Multiple landmark studies established that specific gut bacteria determine whether immunotherapy works. Responders to anti-PD-1 in melanoma carry distinct, more diverse microbiomes (e.g., enriched Ruminococcaceae); Gopalakrishnan/Wargo et al. (Science, 2018) showed gut microbiome composition modulates anti-PD-1 response. Akkermansia muciniphila is repeatedly linked to response in lung and kidney cancers — and supplementing it restored immunotherapy response in antibiotic-treated mice.

• Gut microbiome modulates anti-PD-1 in melanoma (Science): https://www.science.org/doi/10.1126/science.aan4236
• Cross-cohort melanoma microbiome analysis (Nature Medicine, 2022): https://www.nature.com/articles/s41591-022-01695-5
• Akkermansia & ICI (review, PMC): https://pmc.ncbi.nlm.nih.gov/articles/PMC11785914/

Where phages come in

If "bad" bacteria (e.g., Fusobacterium, which uses Fap2 to inhibit NK/T cells) blunt immunotherapy, and "good" bacteria (Akkermansia, Ruminococcaceae) enable it, then precision microbiome editing becomes an immunotherapy adjunct.

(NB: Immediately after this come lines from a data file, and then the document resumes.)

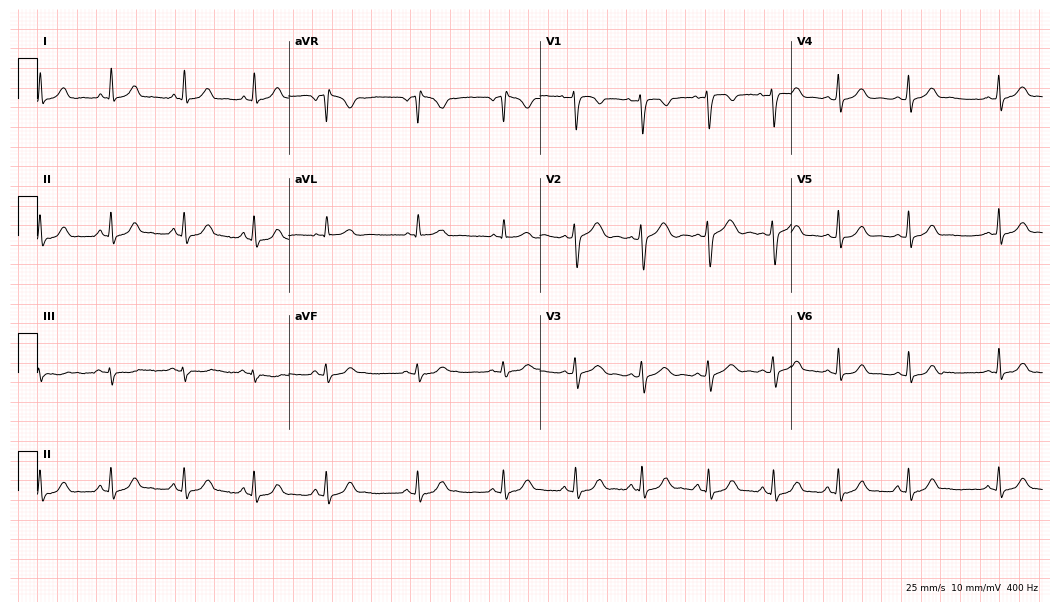
Standard 12-lead ECG recorded from a 29-year-old female (10.2-second recording at 400 Hz). None of these six findings is recorded: first-degree AV block, right bundle branch block, left bundle branch block, sinus bradycardia, atrial fibrillation, sinus tachycardia.
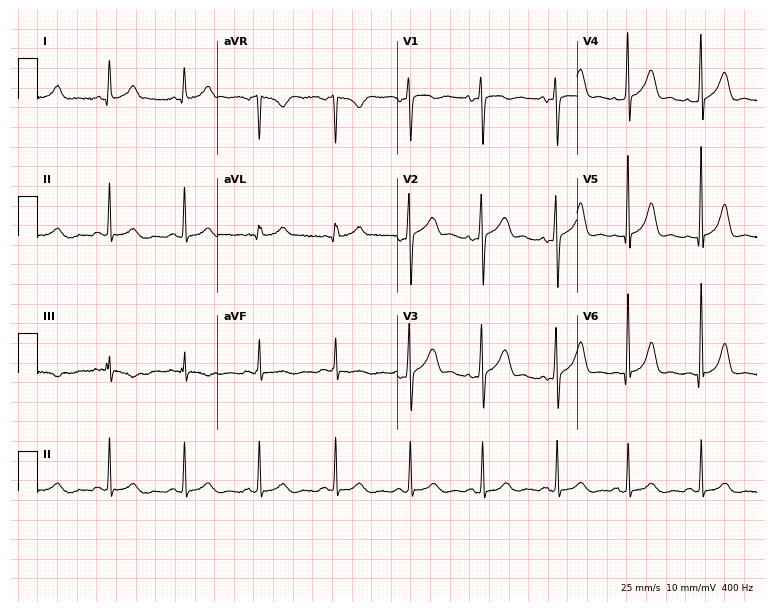
12-lead ECG (7.3-second recording at 400 Hz) from a 46-year-old female. Screened for six findings — first-degree AV block, right bundle branch block, left bundle branch block, sinus bradycardia, atrial fibrillation, sinus tachycardia — none is recorded.
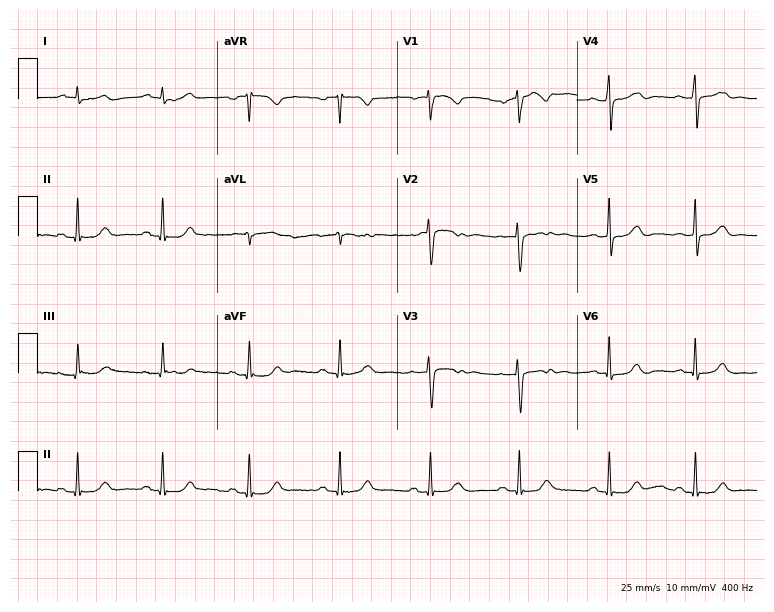
12-lead ECG from a female, 46 years old. Recorded interpretation: within normal limits.
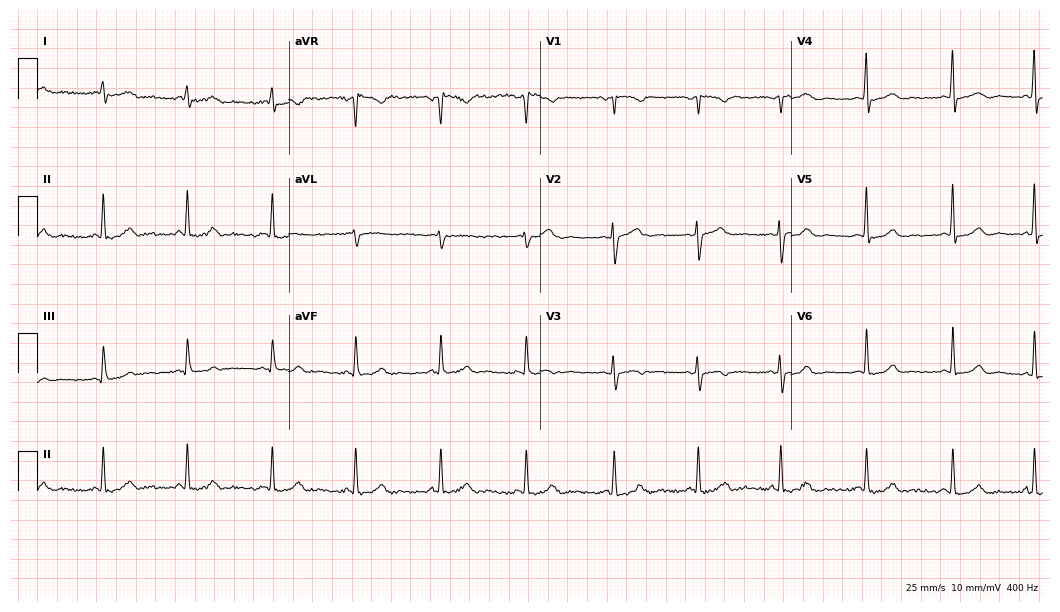
12-lead ECG from a 35-year-old woman (10.2-second recording at 400 Hz). No first-degree AV block, right bundle branch block, left bundle branch block, sinus bradycardia, atrial fibrillation or sinus tachycardia recorded for this tracing. Findings outside these six are not listed.
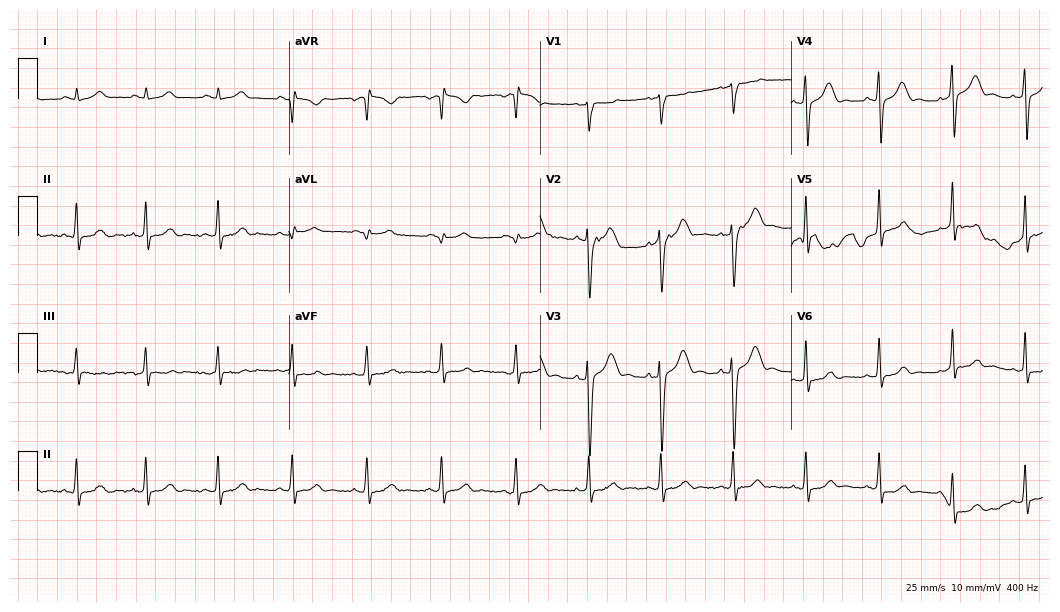
Resting 12-lead electrocardiogram. Patient: a man, 42 years old. Read as a normal ECG.
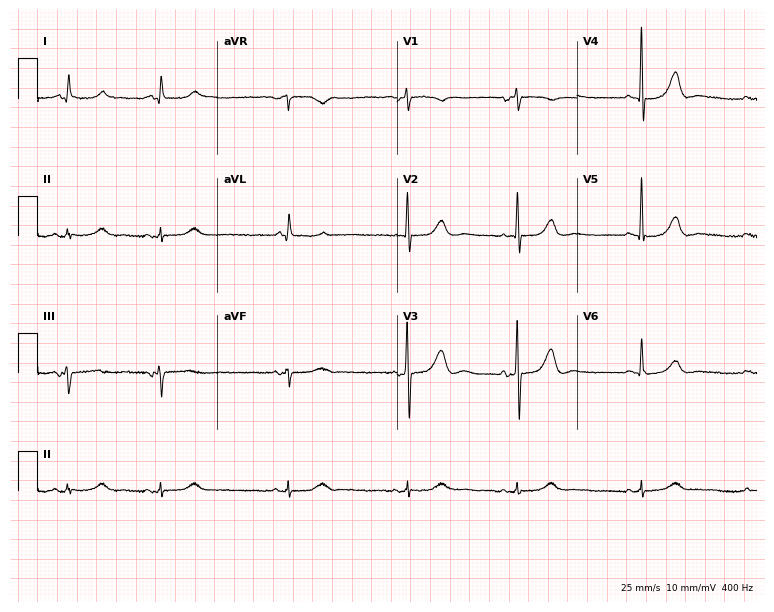
12-lead ECG from a female patient, 80 years old. Screened for six findings — first-degree AV block, right bundle branch block (RBBB), left bundle branch block (LBBB), sinus bradycardia, atrial fibrillation (AF), sinus tachycardia — none is recorded.
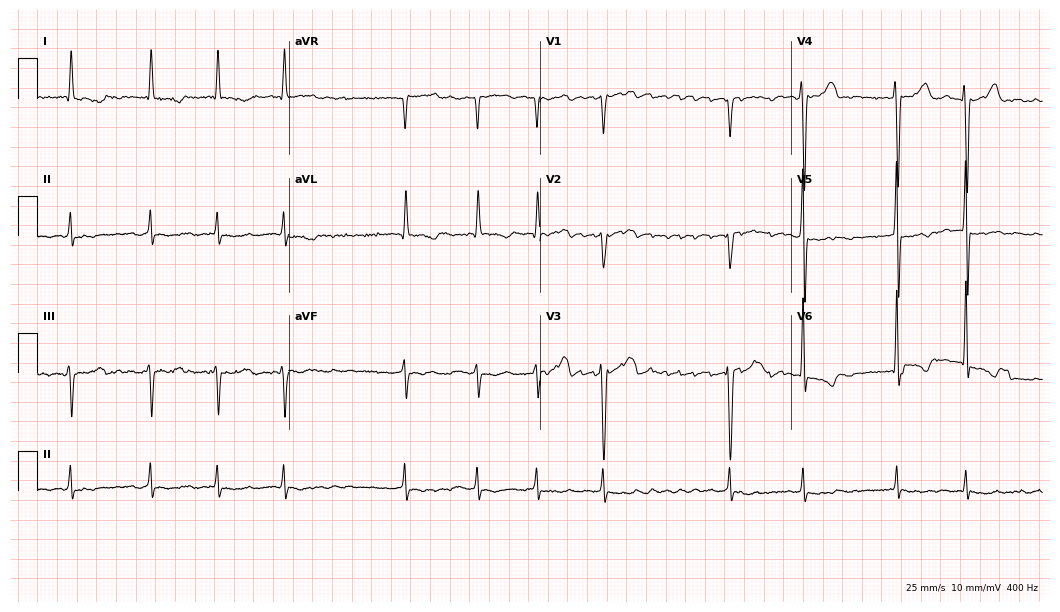
Standard 12-lead ECG recorded from a male, 74 years old. The tracing shows atrial fibrillation.
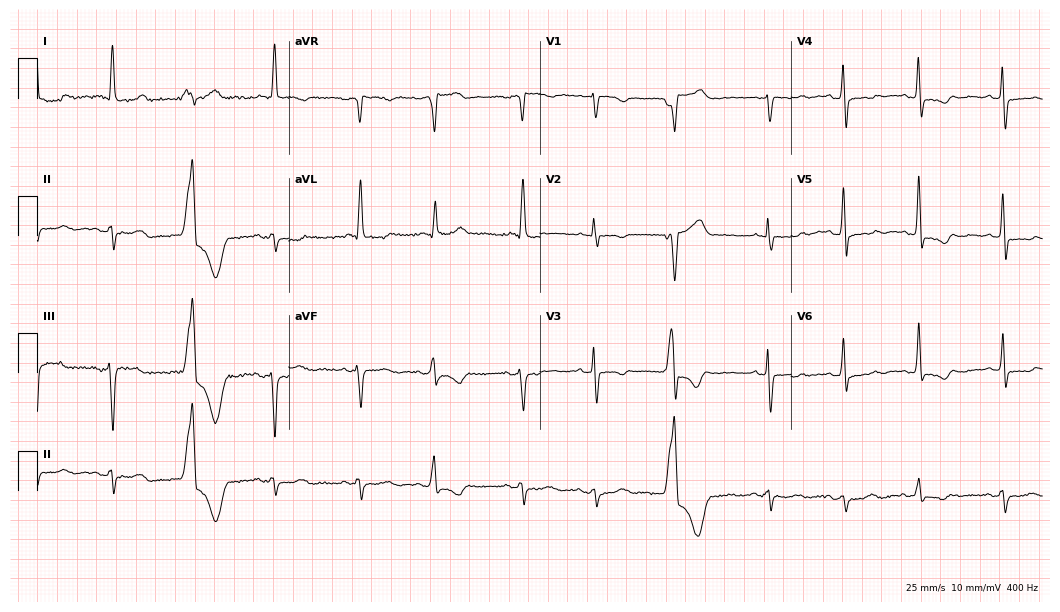
Resting 12-lead electrocardiogram. Patient: a female, 76 years old. None of these six findings is recorded: first-degree AV block, right bundle branch block, left bundle branch block, sinus bradycardia, atrial fibrillation, sinus tachycardia. Only these six findings were labelled.
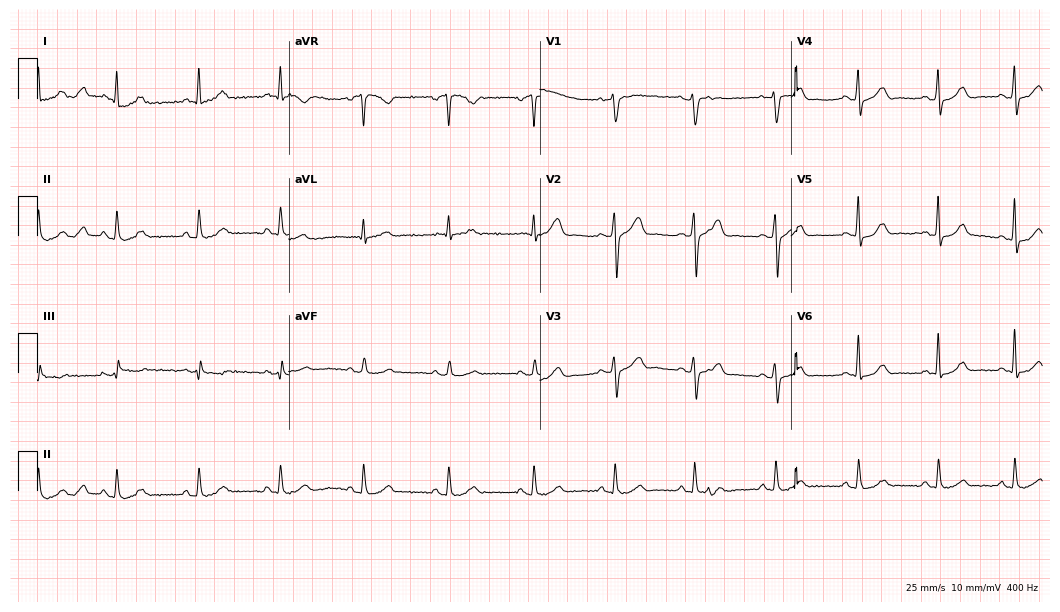
12-lead ECG (10.2-second recording at 400 Hz) from a male, 44 years old. Labelled as a normal ECG.
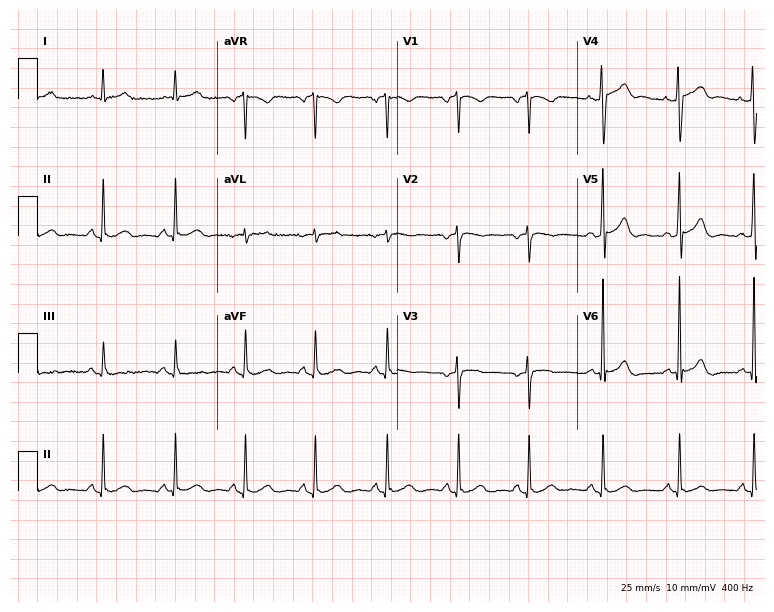
12-lead ECG from a male patient, 56 years old (7.3-second recording at 400 Hz). No first-degree AV block, right bundle branch block, left bundle branch block, sinus bradycardia, atrial fibrillation or sinus tachycardia recorded for this tracing.
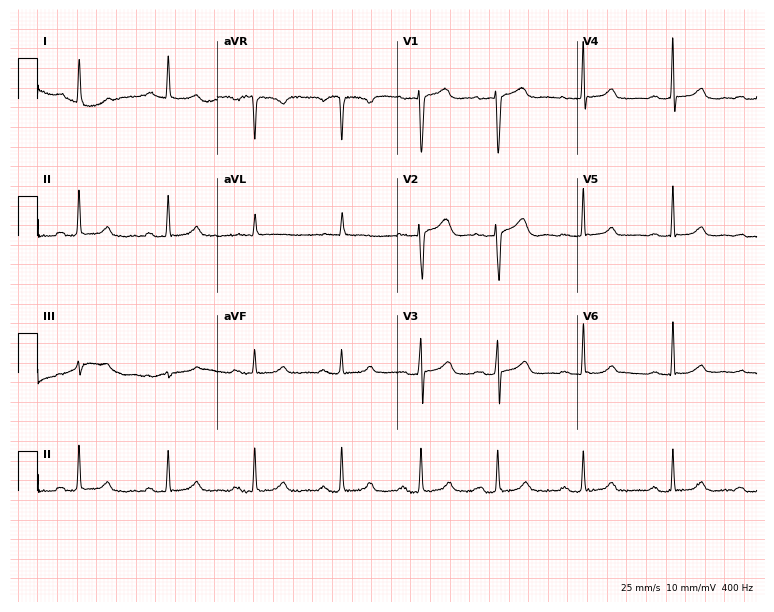
12-lead ECG from a 56-year-old woman. Screened for six findings — first-degree AV block, right bundle branch block (RBBB), left bundle branch block (LBBB), sinus bradycardia, atrial fibrillation (AF), sinus tachycardia — none is recorded. Only these six findings were labelled.
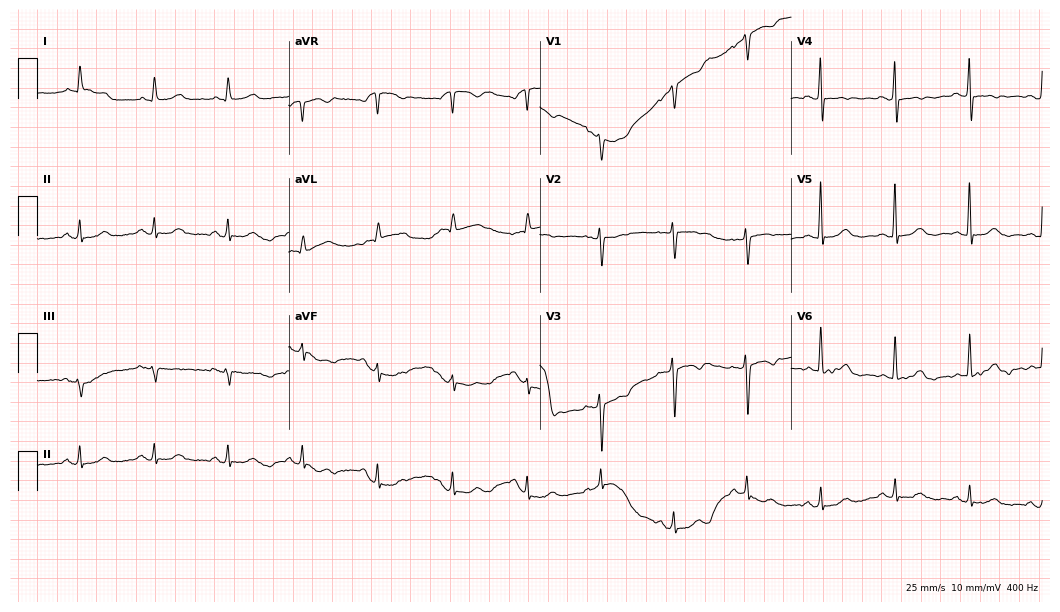
12-lead ECG from a 69-year-old woman (10.2-second recording at 400 Hz). No first-degree AV block, right bundle branch block, left bundle branch block, sinus bradycardia, atrial fibrillation or sinus tachycardia recorded for this tracing.
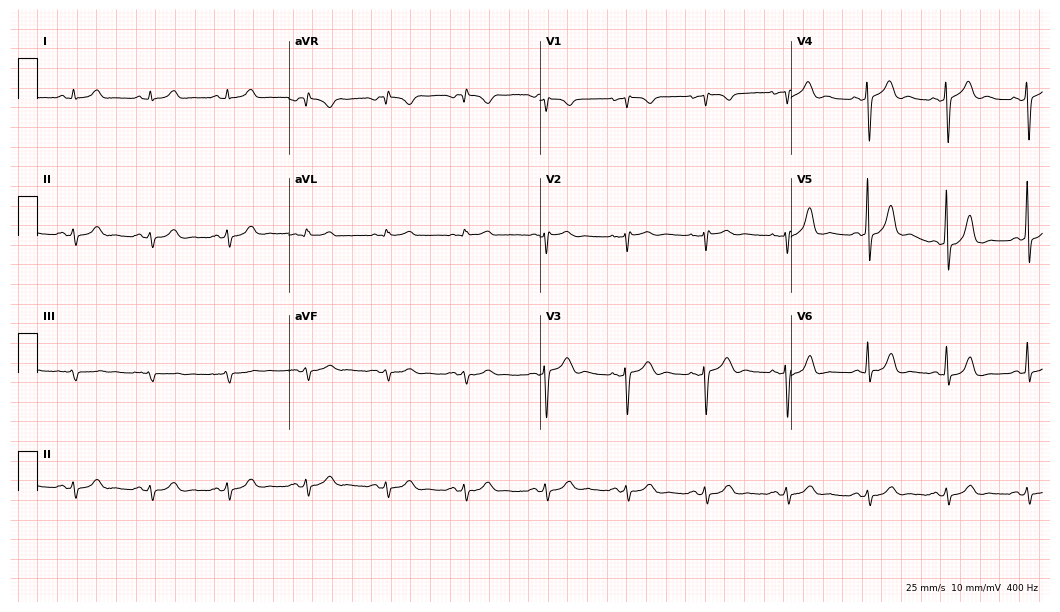
12-lead ECG (10.2-second recording at 400 Hz) from a 49-year-old female patient. Labelled as a normal ECG.
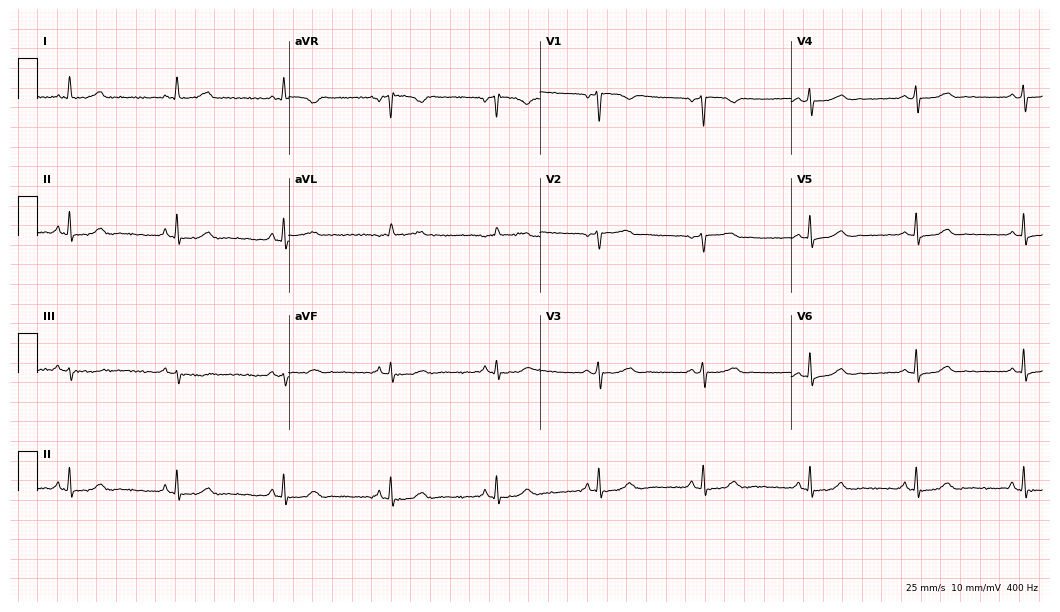
ECG — a 47-year-old woman. Labelled as a normal ECG.
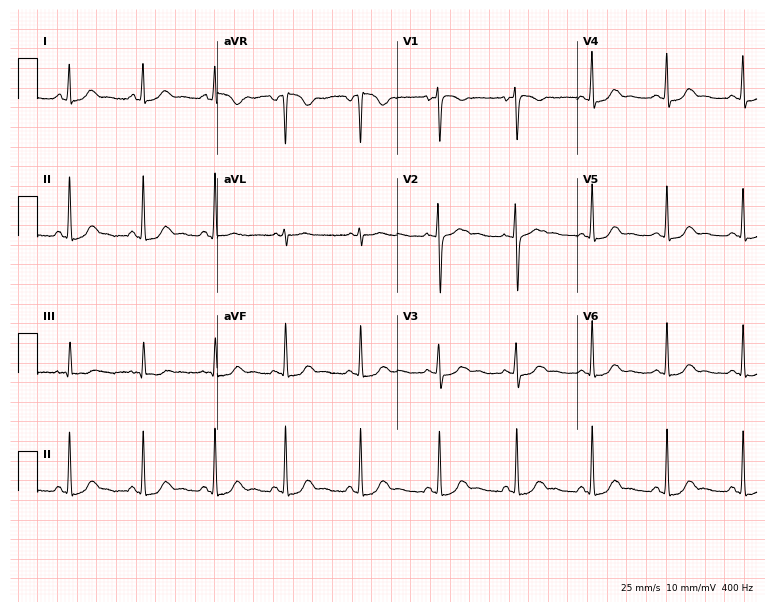
ECG (7.3-second recording at 400 Hz) — a 31-year-old female patient. Screened for six findings — first-degree AV block, right bundle branch block, left bundle branch block, sinus bradycardia, atrial fibrillation, sinus tachycardia — none is recorded. Findings outside these six are not listed.

Phages are the natural tool: unlike antibiotics — which indiscriminately deplete the beneficial taxa immunotherapy depends on — phages can subtract a single response-blunting strain while sparing the rest. This is the logical convergence of Parts 2 and 4: depleting the oncobiome's immunosuppressive members to unblock checkpoint inhibitors. Phages also have intrinsic immunomodulatory effects (TLR9 engagement, antigen delivery) that overlap with the vaccine work in Part 3.

Honest summary of Part 4: The microbiome–immunotherapy link is strong and clinically observed; live-biotherapeutic and fecal-transplant trials to improve ICI response are underway. Using phages specifically to edit the microbiome for immunotherapy benefit is a logical, actively-researched but still preclinical frontier.

The opportunity

Conventional oncology blasts the patient. The viral approaches in this briefing do something categorically different: they are precision biological agents that exploit specificity — molecular recognition, not brute cytotoxicity.

• Oncolytic viruses turn a tumor into its own vaccine factory — lysing cancer cells and converting "cold" tumors "hot" so the immune system finishes the job. The approvals (Imlygic, Adstiladrin, DELYTACT) prove the modality is real; the RP1 CRLs prove the bar is, rightly, high.
• Bacteriophages attack cancer from an angle no other drug class can reach — the bacteria that drive tumor growth, shield tumors from chemo, and silence immunotherapy. A phage can delete one pathogenic Fusobacterium lineage (Fna C2) without collateral damage to the microbiome that keeps checkpoint inhibitors working.
• And phage display has already given oncology validated drugs and an inexhaustible engine for tumor-homing peptides, imaging probes, and vaccines.

The frontier is the convergence: an oncolytic virus to lyse and inflame the tumor, a phage cocktail to strip away the bacteria that confer chemoresistance and immune evasion, and phage-display-derived ligands to steer drugs precisely to the tumor — each agent doing one specific thing exquisitely well, together rather than alone. In a discipline historically defined by toxicity, viruses — both the tumor-killing and the bacteria-killing kind — point toward an oncology of precision rather than poison.

Approval status as of June 2026. Approved: T-VEC/Imlygic (US, 2015), Adstiladrin (US, 2022), DELYTACT (Japan, 2021). Investigational: RP1 (two FDA CRLs, latest April 2026), cretostimogene (BLA in progress), pelareorep (Fast Track). All bacteriophage anti-oncobiome and phage-immunotherapy approaches are preclinical/translational; phage display is a mature, Nobel-recognized discovery platform.